BEGIN
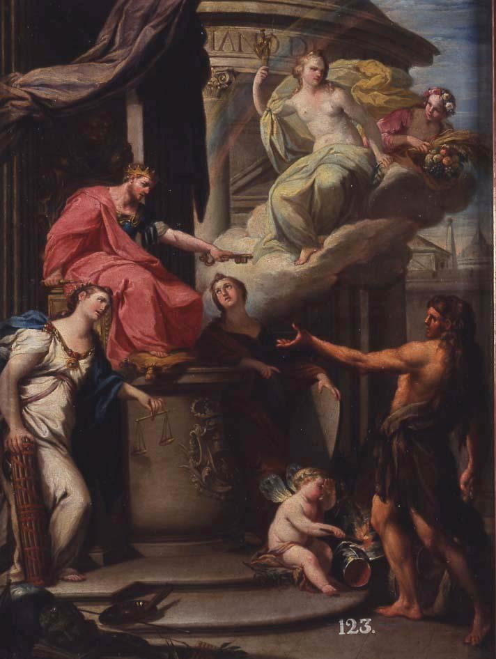 La obra es una representación alegórica de la paz.
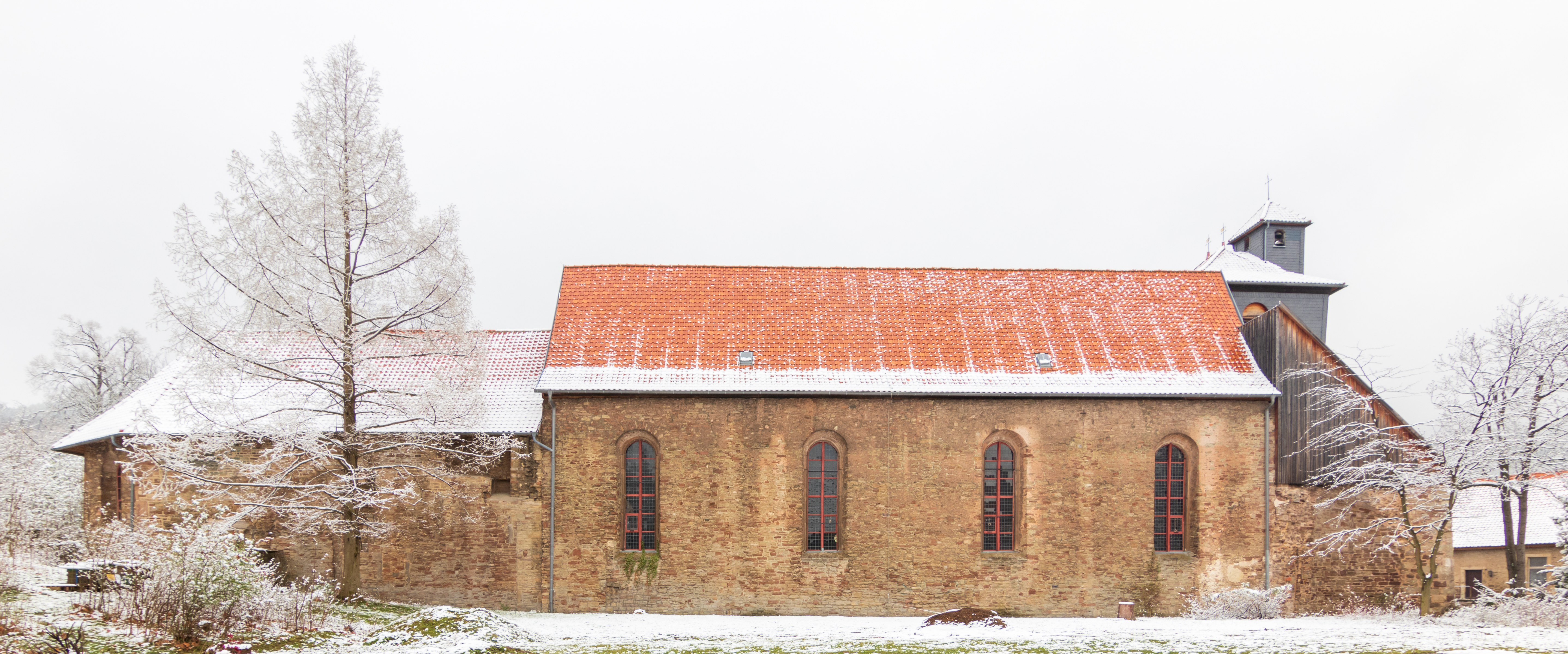 Kloster Ilsenburg vom Klosterteich aus gesehen
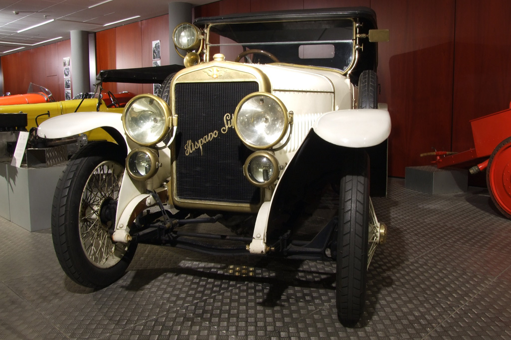 Hispano Suiza 16HP (Tipo 30), 1922
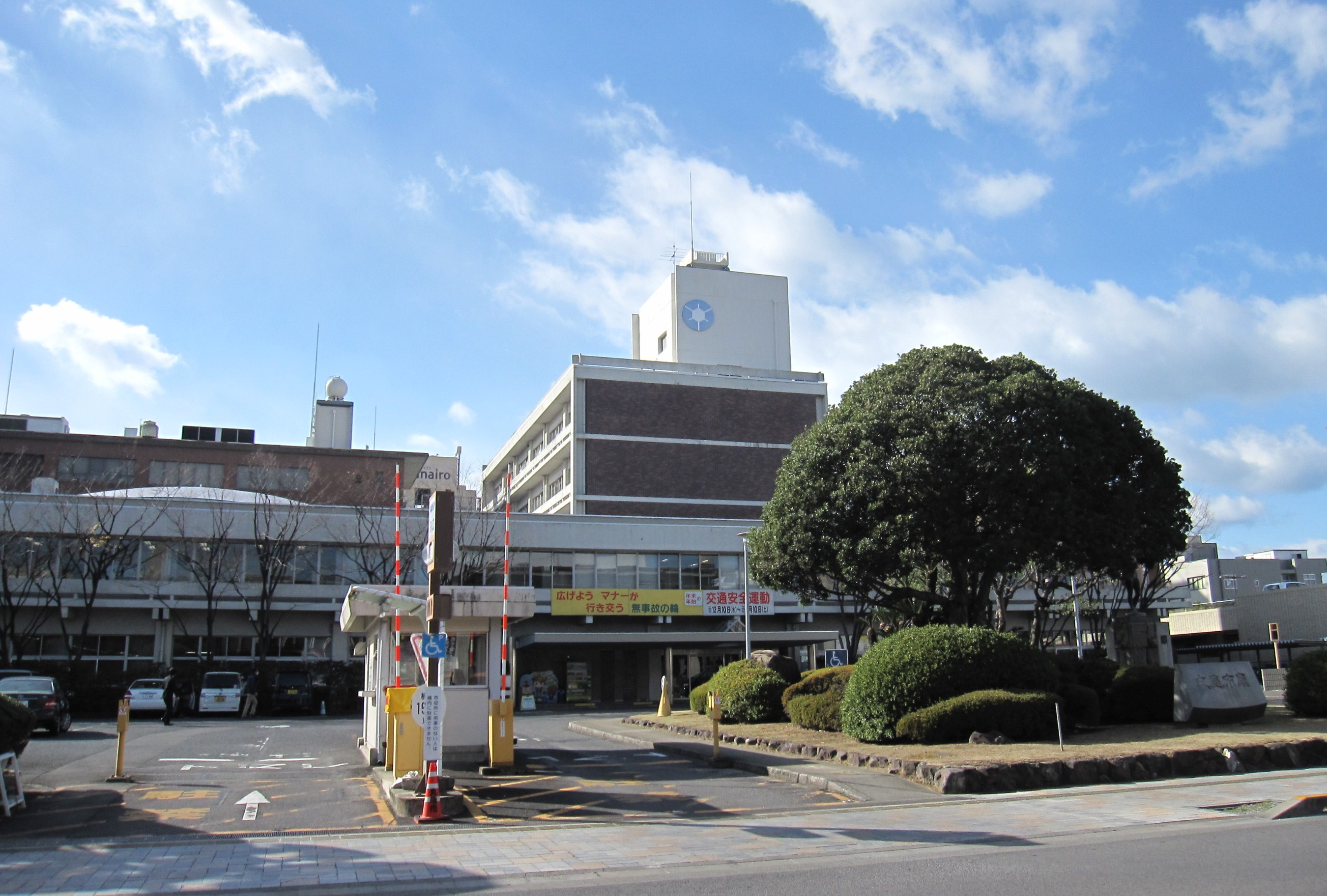 丸亀市役所
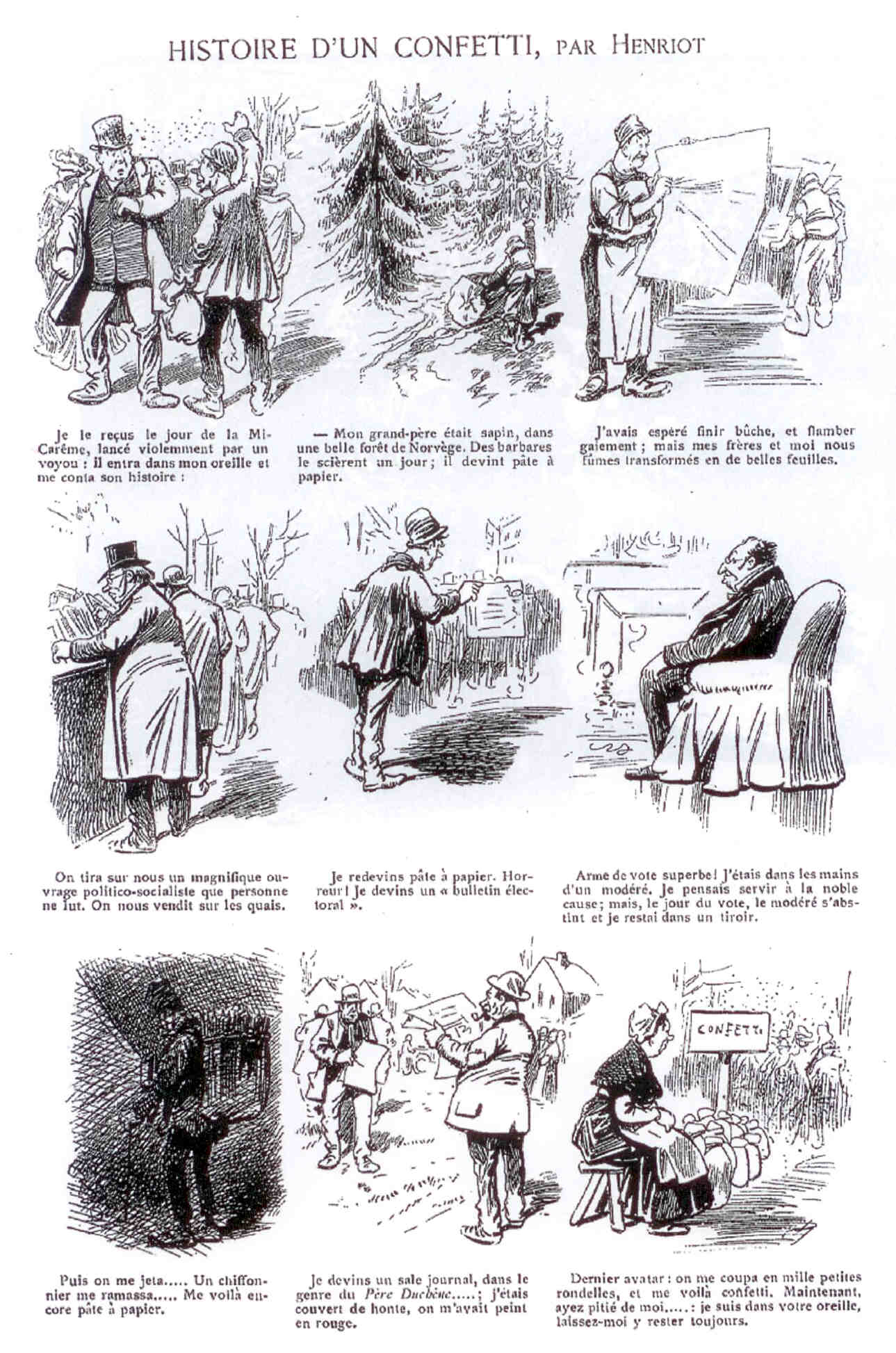 Dessins retraçant l'histoire d'un confetti.
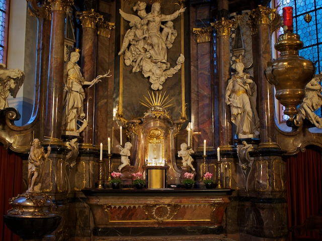 Hochaltar von St.Marien. Aufnahme vom Dezember 2011 mit neuer Beleuchtung.
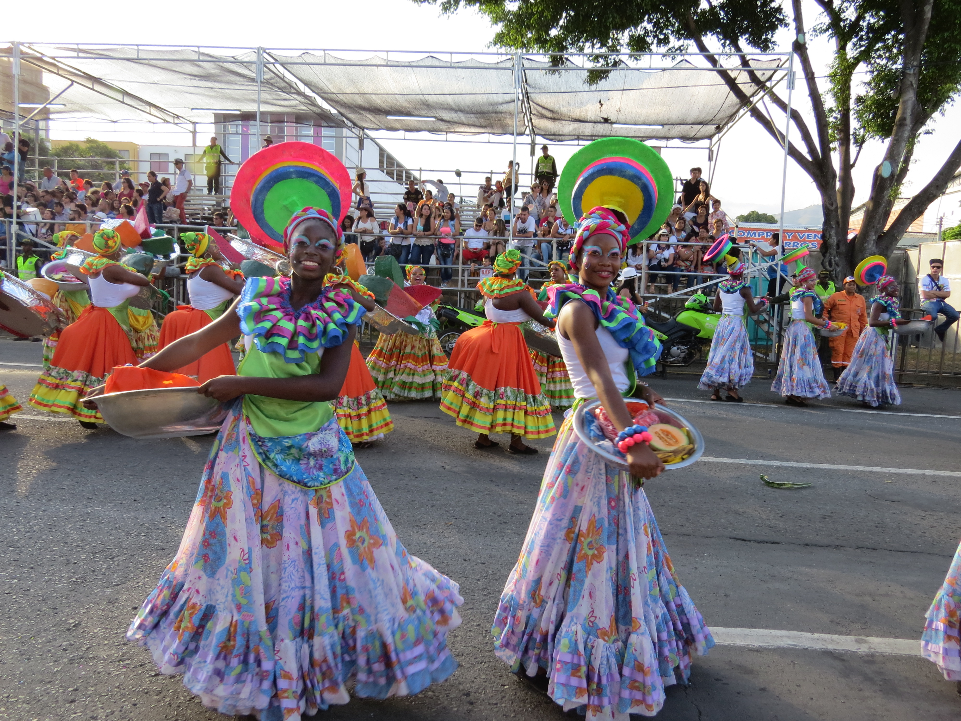 Dentro del hermoso festival que tiene Cali finalizando cada año, se encuentra este hermoso desfile, el cual es adornado con diversas comparsas alusivas a lo más típico de la capital Vallecaucana. EL CARNAVAL DEL CALI VIEJO, tuvo su versión número 58 este año, con grandes influencias del Pacifico Colombiano que representan la identidad de un Caleño Típico. Si estas en Cali en Diciembre, no dudes en asistir a este hermoso desfile lleno de color y alegría.
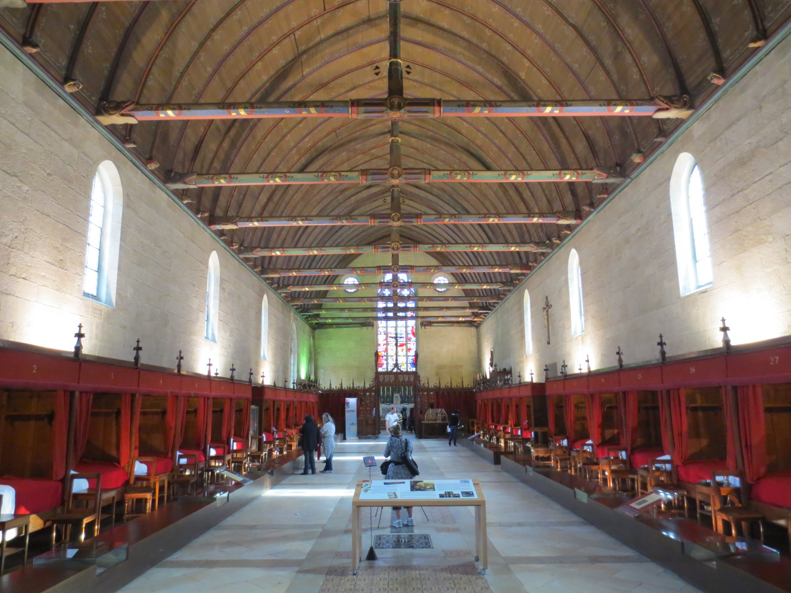 Grande salle des pôvres de l'Hôtel-Dieu de Beaune
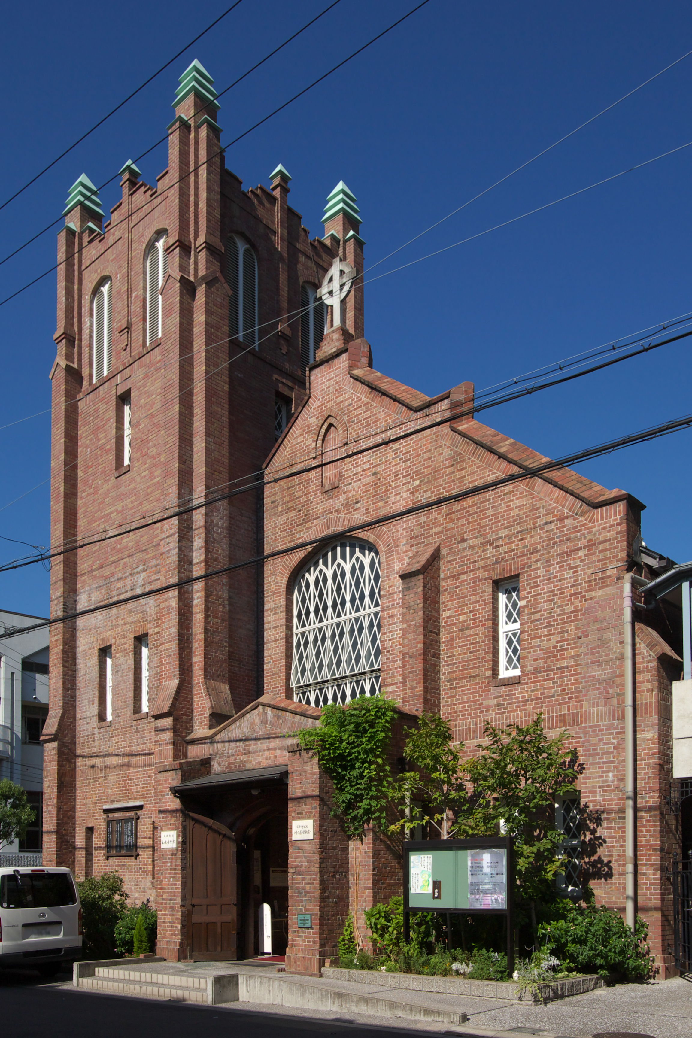 Kawaguchi Church (Osaka City) / 川口基督教会（大阪市）
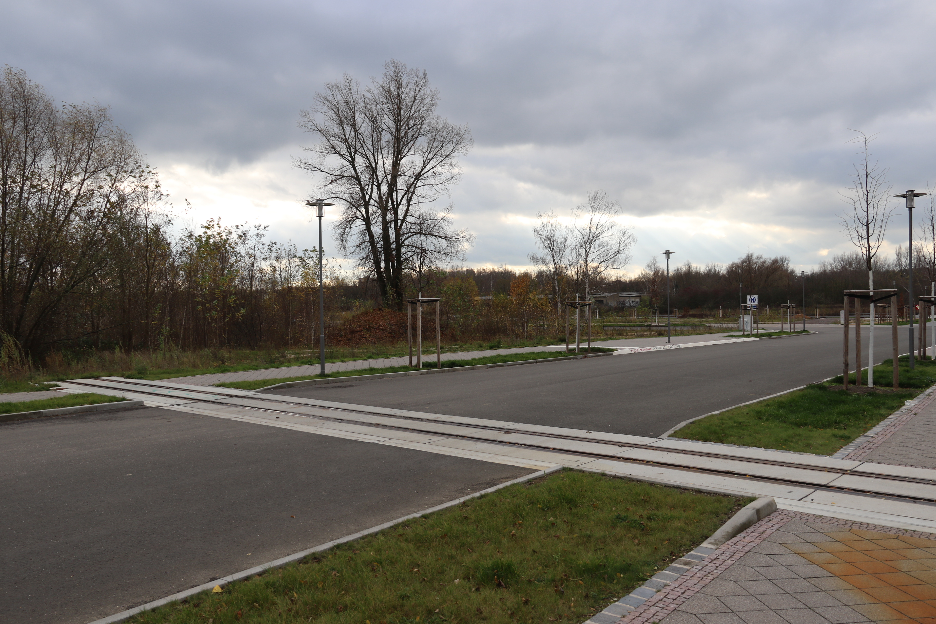 geplante Querung der Lindenauer Hafenbahn
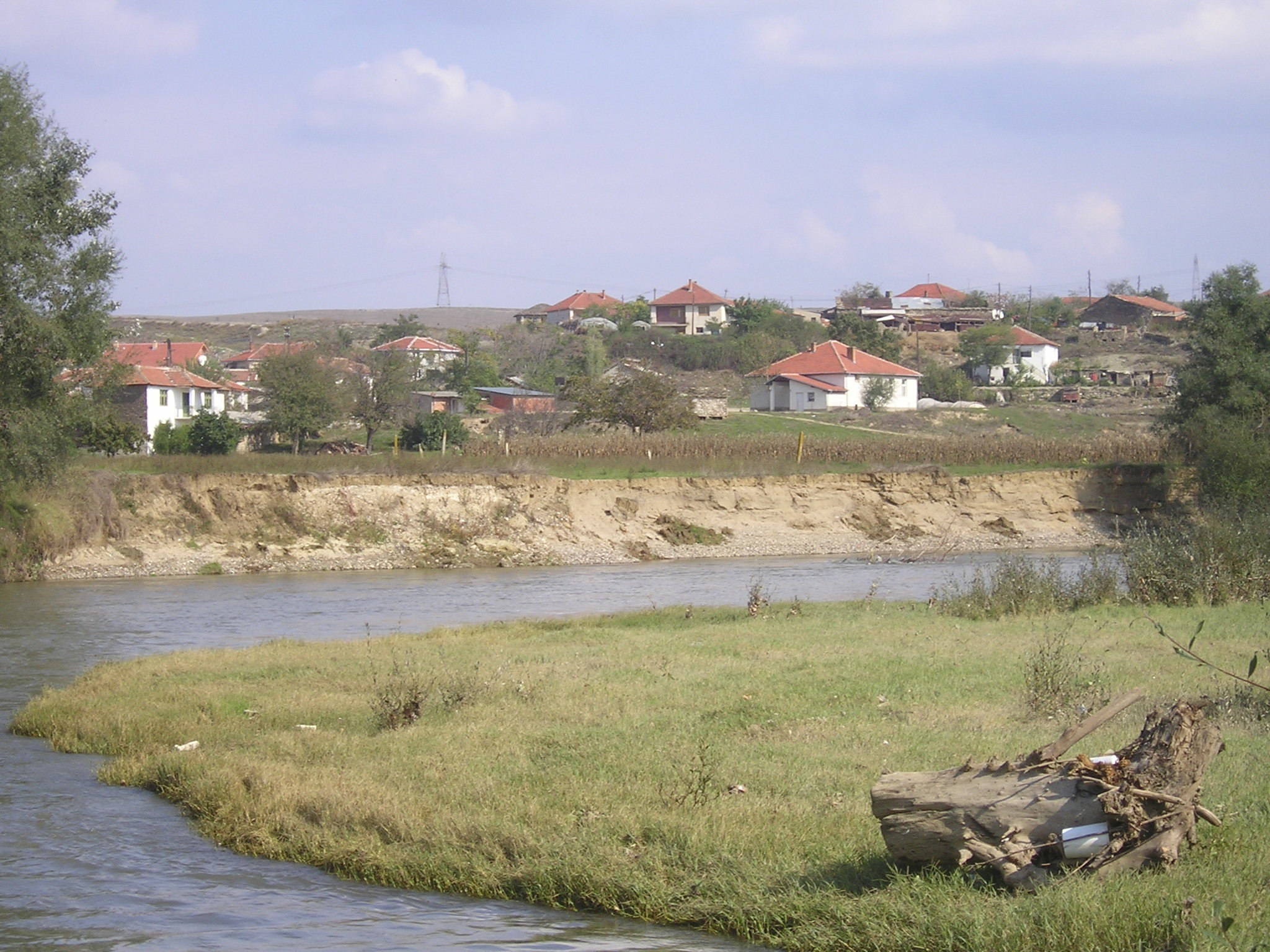 Долната махала на село Ногаевци и реката Вардар, Република Македония.
END
An exact copy of all the records, free of pictures, is the expected answer.

▶ _OUTPUT OF THE EXERCISE_
 La obra es una representación alegórica de la paz.
 Kloster Ilsenburg vom Klosterteich aus gesehen
 Hispano Suiza 16HP (Tipo 30), 1922
 丸亀市役所
 Dessins retraçant l'histoire d'un confetti.
 Hochaltar von St.Marien. Aufnahme vom Dezember 2011 mit neuer Beleuchtung.
 Dentro del hermoso festival que tiene Cali finalizando cada año, se encuentra este hermoso desfile, el cual es adornado con diversas comparsas alusivas a lo más típico de la capital Vallecaucana. EL CARNAVAL DEL CALI VIEJO, tuvo su versión número 58 este año, con grandes influencias del Pacifico Colombiano que representan la identidad de un Caleño Típico. Si estas en Cali en Diciembre, no dudes en asistir a este hermoso desfile lleno de color y alegría.
 Grande salle des pôvres de l'Hôtel-Dieu de Beaune
 Kawaguchi Church (Osaka City) / 川口基督教会（大阪市）
 geplante Querung der Lindenauer Hafenbahn
 Долната махала на село Ногаевци и реката Вардар, Република Македония.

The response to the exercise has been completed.